The Obama administration said that the requirement is necessary to protect women’s health and abortion rights. The judges were unconvinced that forcing companies to violate their religious rights was appropriate.

Brown wrote that “it is clear the government has failed to demonstrate how such a right — whether described as noninterference, privacy, or autonomy — can extend to the compelled subsidization of a woman’s procreative practices.”

“The provision of these services — even without the contraceptive mandate — by and large fulfills the statutory command for insurers to provide gender-specific preventive care,” she wrote. “At the very least, the statutory scheme will not go to pieces.”

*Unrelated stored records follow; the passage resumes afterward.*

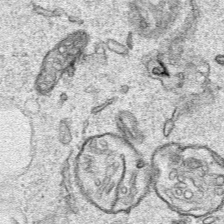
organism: Human
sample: Mitochondria in HCT116 cells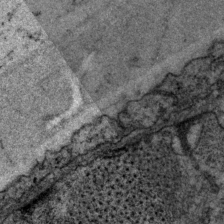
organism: P. pacificus
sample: Pharynx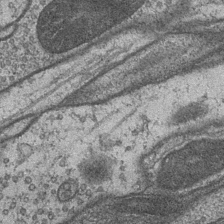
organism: Drosophila
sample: Optic medulla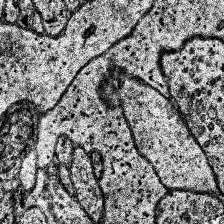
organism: Human
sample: Temporal Lobe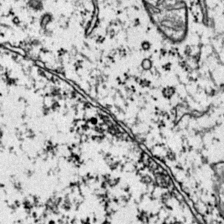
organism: Mouse
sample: Primary visual cortex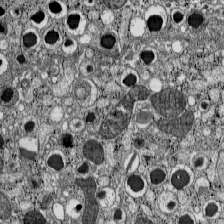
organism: C57BL Mouse
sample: Pancreatic islet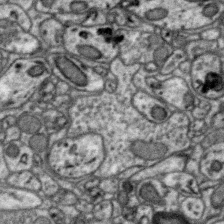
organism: Zebra finch
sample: Brain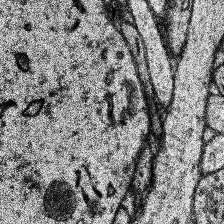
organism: Human
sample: Temporal Lobe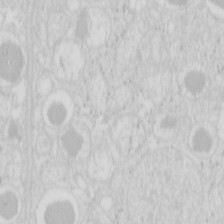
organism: Mouse
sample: Pancreas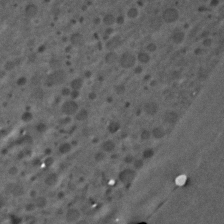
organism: C. elegans
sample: C. elegans embryo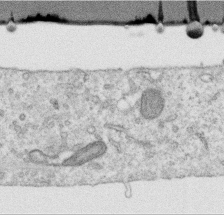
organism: Human
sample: Centriole in RPE cells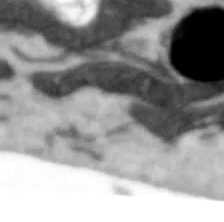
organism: Human
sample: SH-SY5Y cells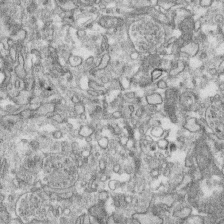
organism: Human
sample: CRL-1474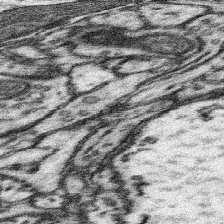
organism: Mouse
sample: Somatosensory cortex neuropil

It’s actually paternalism taken to an absurd level.  People earn wages to pay for their own elective choices.  Why should employers have to provide free contraception when they’re paying people to work?  The policy assumes that women who don’t get contraception for free won’t buy it for themselves, even when they’re earning a paycheck. Employers who want to provide that benefit should feel free to do so, but those who don’t shouldn’t be forced to do so, especially when it interferes with their religious beliefs.

The Supreme Court will eventually weigh in on this, and the White House had better get prepared for bad news in this regard. As the New York Times notes, this mandate is mostly getting laughed out of court so far, and I’d bet that it won’t do well at the next level either.